Chuckling, Maisie took off her coat, grabbed the chair that was by the dresser, positioned it next to the cot and took hold of her niece’s hot little hand through the wooden bars. Children had never interested Maisie; she had certainly never yearned for a daughter or son of her own, like most women she knew, but she did love Lucille. Her niece was full of life and fire, and sometimes, Maisie swore, she saw herself in the little girl.
‘I don’t know, LuLu,’ Maisie said softly, ‘what are we going to do with you?’
Lucille now looked at her aunt with wide, adoring eyes and grabbed for the toy bunny that Maisie had brought back for her from a trip to London. She started sucking her thumb at the same time as squashing the cloth bunny to her tear-stained face.
‘You’re going to have to get better soon,’ Maisie said, keeping her voice low and cajoling, ‘because I can’t go to Mrs Milburn’s tea shop on my own, can I?’
Lucille shook her head, hypnotised by Maisie’s softly spoken, southern accent.
‘You don’t have to stay, you know?’ Bel said, tucking the blankets around Lucille, who was now calming down.
Maisie laughed quietly. ‘I think the whole street will get a right earful if I go now.’

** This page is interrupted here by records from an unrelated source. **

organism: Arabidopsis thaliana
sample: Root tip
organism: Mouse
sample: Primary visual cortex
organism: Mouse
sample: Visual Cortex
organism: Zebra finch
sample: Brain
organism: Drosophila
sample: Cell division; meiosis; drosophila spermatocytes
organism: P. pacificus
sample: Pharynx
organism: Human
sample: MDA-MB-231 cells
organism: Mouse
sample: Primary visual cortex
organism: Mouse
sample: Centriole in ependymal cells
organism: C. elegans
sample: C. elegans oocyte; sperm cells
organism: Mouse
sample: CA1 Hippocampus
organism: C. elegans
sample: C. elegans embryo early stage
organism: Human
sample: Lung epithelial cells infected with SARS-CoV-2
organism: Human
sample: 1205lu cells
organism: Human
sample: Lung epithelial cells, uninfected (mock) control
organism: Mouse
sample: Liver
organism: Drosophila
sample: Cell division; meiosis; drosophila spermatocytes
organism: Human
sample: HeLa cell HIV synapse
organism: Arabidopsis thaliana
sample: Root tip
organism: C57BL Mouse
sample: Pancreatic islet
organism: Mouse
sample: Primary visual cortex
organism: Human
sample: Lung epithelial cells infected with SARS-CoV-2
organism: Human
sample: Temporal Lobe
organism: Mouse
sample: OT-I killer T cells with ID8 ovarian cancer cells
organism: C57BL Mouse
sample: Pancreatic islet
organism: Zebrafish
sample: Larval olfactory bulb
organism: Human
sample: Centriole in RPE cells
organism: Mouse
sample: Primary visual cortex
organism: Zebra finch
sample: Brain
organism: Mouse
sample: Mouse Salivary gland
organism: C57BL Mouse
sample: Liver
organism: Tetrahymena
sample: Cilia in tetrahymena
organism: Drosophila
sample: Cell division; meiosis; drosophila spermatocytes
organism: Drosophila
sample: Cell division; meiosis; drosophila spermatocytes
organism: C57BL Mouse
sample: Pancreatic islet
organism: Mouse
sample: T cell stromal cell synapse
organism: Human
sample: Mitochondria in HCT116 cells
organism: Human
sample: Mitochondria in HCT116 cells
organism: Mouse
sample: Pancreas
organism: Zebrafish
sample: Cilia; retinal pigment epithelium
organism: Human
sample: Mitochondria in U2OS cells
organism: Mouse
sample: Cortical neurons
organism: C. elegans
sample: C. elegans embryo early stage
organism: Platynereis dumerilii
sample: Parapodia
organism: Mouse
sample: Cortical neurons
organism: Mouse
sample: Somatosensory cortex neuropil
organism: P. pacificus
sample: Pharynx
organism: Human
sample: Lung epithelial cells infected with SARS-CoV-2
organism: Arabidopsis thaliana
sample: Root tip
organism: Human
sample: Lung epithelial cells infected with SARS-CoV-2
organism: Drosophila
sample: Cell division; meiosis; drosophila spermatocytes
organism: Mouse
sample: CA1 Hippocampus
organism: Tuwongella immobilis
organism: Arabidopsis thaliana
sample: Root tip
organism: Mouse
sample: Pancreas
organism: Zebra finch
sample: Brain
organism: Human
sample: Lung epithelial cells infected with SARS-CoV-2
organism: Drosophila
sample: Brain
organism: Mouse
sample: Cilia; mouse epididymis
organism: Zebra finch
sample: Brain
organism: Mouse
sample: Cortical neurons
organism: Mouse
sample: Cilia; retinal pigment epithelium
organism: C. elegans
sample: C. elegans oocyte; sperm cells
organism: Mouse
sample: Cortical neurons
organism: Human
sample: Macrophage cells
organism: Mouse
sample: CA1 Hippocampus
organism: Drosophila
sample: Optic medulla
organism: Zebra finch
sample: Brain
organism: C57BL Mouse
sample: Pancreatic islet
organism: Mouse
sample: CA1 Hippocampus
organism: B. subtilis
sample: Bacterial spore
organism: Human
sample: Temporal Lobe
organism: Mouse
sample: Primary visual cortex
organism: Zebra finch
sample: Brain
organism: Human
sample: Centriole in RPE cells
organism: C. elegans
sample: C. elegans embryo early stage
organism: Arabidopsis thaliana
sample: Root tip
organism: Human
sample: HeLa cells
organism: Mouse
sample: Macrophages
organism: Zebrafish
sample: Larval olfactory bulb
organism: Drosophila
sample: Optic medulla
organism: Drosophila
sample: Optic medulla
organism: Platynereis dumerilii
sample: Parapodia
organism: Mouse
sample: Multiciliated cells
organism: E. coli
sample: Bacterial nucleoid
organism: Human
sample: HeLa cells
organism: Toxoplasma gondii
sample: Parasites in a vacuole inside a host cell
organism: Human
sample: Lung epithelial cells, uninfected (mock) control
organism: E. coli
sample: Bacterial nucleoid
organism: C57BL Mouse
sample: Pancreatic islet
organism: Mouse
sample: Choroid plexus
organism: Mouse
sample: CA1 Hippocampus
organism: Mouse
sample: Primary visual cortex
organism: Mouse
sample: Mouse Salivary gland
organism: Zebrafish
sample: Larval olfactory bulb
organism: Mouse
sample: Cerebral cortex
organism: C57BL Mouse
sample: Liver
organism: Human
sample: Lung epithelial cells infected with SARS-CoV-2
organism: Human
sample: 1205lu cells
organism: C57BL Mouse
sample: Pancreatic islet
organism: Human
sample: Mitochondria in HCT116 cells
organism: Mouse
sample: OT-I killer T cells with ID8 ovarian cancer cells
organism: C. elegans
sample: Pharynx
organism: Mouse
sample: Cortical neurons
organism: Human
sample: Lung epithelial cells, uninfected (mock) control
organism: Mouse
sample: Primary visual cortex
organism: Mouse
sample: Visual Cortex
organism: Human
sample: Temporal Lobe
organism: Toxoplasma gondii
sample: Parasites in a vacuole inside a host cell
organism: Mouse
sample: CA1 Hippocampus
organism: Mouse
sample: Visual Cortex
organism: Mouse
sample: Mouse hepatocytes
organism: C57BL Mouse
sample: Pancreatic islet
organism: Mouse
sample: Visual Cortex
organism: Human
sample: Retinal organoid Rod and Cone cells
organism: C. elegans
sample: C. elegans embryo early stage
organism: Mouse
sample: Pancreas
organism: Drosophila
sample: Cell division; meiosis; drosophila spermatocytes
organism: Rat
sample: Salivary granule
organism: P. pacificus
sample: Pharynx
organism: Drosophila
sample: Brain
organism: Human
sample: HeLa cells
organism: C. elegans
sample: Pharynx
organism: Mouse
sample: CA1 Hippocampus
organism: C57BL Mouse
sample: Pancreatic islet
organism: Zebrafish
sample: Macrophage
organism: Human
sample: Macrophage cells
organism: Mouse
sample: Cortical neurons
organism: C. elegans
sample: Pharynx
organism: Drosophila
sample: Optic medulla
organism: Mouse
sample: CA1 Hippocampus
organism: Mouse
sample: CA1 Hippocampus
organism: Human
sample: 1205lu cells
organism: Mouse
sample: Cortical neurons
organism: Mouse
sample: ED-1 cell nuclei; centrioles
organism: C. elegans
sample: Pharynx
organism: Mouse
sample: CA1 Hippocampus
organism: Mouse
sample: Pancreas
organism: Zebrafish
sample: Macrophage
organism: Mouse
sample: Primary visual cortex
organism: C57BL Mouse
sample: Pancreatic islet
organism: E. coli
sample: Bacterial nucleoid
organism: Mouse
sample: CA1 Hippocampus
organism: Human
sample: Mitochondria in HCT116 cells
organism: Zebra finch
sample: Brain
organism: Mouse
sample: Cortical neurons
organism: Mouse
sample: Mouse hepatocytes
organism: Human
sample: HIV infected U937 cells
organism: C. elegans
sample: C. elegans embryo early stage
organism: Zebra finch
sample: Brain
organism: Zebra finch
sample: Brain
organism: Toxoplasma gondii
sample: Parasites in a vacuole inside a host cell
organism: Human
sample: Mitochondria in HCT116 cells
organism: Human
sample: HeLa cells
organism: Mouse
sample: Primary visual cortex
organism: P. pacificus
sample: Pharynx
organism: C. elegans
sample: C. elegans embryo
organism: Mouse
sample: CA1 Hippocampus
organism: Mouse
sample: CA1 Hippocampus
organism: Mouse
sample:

‘Well,’ Bel whispered, ‘as soon as she starts to drop off, you can make your escape.’
Bel was secretly pleased Maisie was staying, a feeling that was relatively new to her as their relationship had not got off on the right foot. It was at Bel’s and Joe’s wedding that Maisie had decided to declare that she was Bel’s sibling, and Pearl her long-lost mother. The very public reunion had taken an even more dramatic turn after a shunned and very distraught Pearl had gone on a bender, only to be found in the nick of time as she was taking a midnight dip on Hendon beach.